When I began exploring the idea of letting go I was amazed to discover that almost all of my own personal tensions were useless and unnecessary. It is astonishing how much needless distress people can generate even if we are well-housed and well-fed and even well-entertained. At one point I began to speculate that virtually every one of our needless tensions went back to the same basic attitude. For now let's just call it Attitude X. Wouldn't it be interesting if we could trace virtually all unhappy feelings back to a single Attitude?

I admit that it probably seems overblown to talk about some mysterious "Attitude X" that is "The Great Cause of All Unhappiness." But even though I realize that I'm going out on a limb, I think it's a fairly sturdy limb. I am convinced that most unhappiness does go back to one single root, and we can directly experience this source of unhappiness inside ourselves. We can feel it quite clearly as it's happening. And the more vividly we can feel it, the better we'll understand it, and the easier it will be to let go.

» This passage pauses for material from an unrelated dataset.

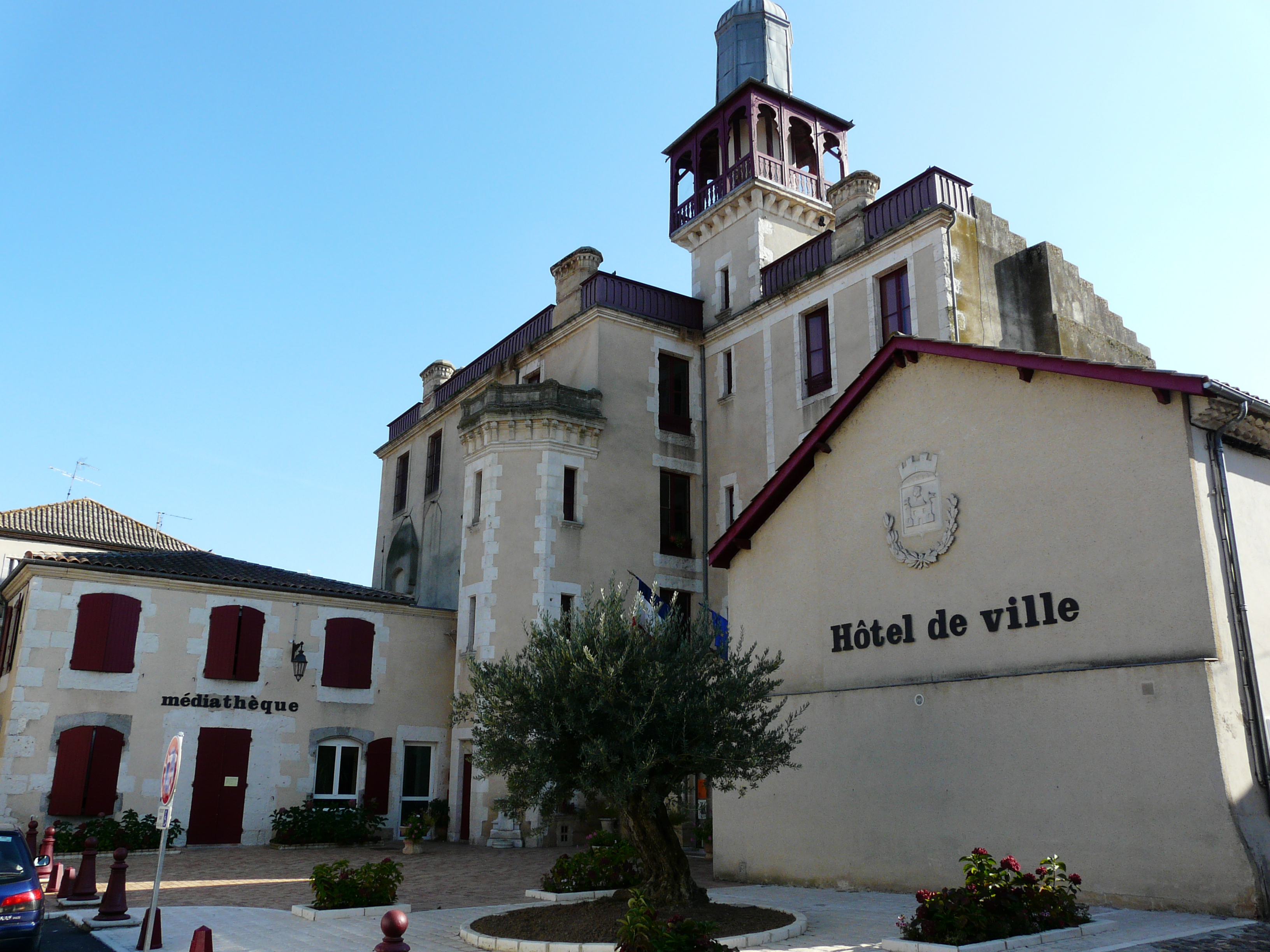 Mairie de Castelmoron-sur-Lot

So my job this morning is to describe Attitude X, and unfortunately that is not easy. I'm going to be talking about some rather subtle, slippery ideas. But you can help me, by making connections between what I'm saying and your own experiences. If we both do our best, some communication will happen.

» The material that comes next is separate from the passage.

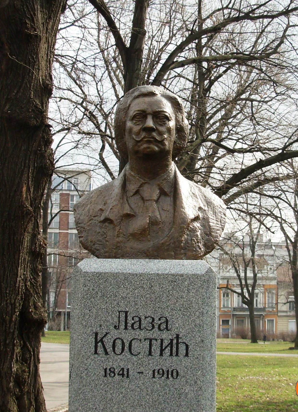 Laza Kostić, bista na Kalimegdanu, Beograd. Slikao Goldfinger

The easiest way for me to point toward the attitude that causes unhappiness would be not to use words, but to make sounds instead. One sound that would convey something about this attitude would be a sigh, the sigh of a person who is about to give up. Another sound would be the groan of someone who is struggling with a difficult burden. And we could also think of the guttural grunt of a baboon who can't reach a banana.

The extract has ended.